The net Ca2+ effects on ROS generation and annihilation appear to be tissue-specific and context-sensitive, and, within a given cell, are differentially regulated in local subcellular compartments. These results give an explanation for intracellular testicular calcium ion reduction. Also, Lyng et al. (2000) suggested that the calcium signals are probably coupled to the regulation of gap junctional efficiency between Sertoli cells.

The low-affinity receptors may convey complementary androgen signals at elevated local levels such as in the testis, when nuclear receptors are (over) saturated. Androgens can also induce rapid calcium fluxes in a variety of cell types, including human prostatic cancer cells and rat sertoli cells (Steinsapir et al., 1991; Gorczynska and Handelsman, 1995; Gorczynska-Fjalling, 2004). This suggestion explains the effect of CA treatment on decreasing the testicular Ca ion content.

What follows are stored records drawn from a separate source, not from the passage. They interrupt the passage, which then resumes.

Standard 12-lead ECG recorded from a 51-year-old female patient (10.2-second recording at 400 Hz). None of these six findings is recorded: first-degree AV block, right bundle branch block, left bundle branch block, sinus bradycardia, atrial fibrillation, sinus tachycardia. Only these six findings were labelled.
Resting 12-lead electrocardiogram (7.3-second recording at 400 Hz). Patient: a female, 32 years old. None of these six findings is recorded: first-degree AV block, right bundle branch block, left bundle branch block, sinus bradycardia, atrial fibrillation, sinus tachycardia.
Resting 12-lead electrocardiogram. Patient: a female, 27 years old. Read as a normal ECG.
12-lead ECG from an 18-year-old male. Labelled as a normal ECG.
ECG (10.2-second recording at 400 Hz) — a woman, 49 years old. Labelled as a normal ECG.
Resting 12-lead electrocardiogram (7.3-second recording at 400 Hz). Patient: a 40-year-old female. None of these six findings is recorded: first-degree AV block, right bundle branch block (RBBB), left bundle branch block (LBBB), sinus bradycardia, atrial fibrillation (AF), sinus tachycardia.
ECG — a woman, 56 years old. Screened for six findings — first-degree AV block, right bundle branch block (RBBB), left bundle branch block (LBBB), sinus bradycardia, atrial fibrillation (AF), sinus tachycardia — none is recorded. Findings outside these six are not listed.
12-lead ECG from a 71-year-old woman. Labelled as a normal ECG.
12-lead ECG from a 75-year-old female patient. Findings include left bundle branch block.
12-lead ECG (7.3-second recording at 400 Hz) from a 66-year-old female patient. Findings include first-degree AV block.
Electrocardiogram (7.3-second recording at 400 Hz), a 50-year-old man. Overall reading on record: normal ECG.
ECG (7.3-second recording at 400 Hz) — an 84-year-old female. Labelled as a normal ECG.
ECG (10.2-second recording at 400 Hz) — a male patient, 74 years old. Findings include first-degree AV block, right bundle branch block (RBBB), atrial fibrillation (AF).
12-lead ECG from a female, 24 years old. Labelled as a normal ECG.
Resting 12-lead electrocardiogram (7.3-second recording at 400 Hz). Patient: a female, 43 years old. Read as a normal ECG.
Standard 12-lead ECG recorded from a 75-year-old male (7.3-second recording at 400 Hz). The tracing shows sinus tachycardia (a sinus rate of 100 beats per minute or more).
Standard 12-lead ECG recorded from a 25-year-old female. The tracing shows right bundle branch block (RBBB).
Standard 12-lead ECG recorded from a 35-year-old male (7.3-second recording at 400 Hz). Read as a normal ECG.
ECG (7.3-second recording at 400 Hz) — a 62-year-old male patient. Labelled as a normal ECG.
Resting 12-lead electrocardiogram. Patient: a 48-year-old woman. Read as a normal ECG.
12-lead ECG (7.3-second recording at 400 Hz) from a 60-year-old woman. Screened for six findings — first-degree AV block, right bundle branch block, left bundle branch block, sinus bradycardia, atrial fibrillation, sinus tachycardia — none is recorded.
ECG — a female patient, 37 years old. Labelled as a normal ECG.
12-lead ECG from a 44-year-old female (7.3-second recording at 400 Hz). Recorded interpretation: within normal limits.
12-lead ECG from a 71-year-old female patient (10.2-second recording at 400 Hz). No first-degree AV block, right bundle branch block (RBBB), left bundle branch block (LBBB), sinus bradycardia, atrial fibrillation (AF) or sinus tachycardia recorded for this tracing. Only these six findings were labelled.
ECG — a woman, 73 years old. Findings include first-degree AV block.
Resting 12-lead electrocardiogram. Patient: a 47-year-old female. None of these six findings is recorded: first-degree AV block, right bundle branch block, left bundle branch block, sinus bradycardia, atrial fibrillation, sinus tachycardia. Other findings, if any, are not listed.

The study suggests that Echinacea supplementation especially a week before cyproterone acetate shows improvement in the oxidative stress induced by cyproterone acetate treatment. That may be due to the Echinacea antioxidant activity. The anti-androgenic effect of E may in addition to the anti-inflammatory and immune enhancing activity add valuable for using it as a co-treatment for male contraceptives or in treatment of prostate cancer which needs more investigations.

ACKNOWLEDGMENTS

The author gratefully acknowledge the help of NODCAR (The national organization for drug control and research), Department of Physiology, for facilities in the HPLC analysis. As regard to conflicts of interest, the author declares that there is no conflict of interest associated with this study. And the Author contributed to the design of the study, elaboration of bench work and analytical procedures in addition to interpretation of the data, writing the manuscript.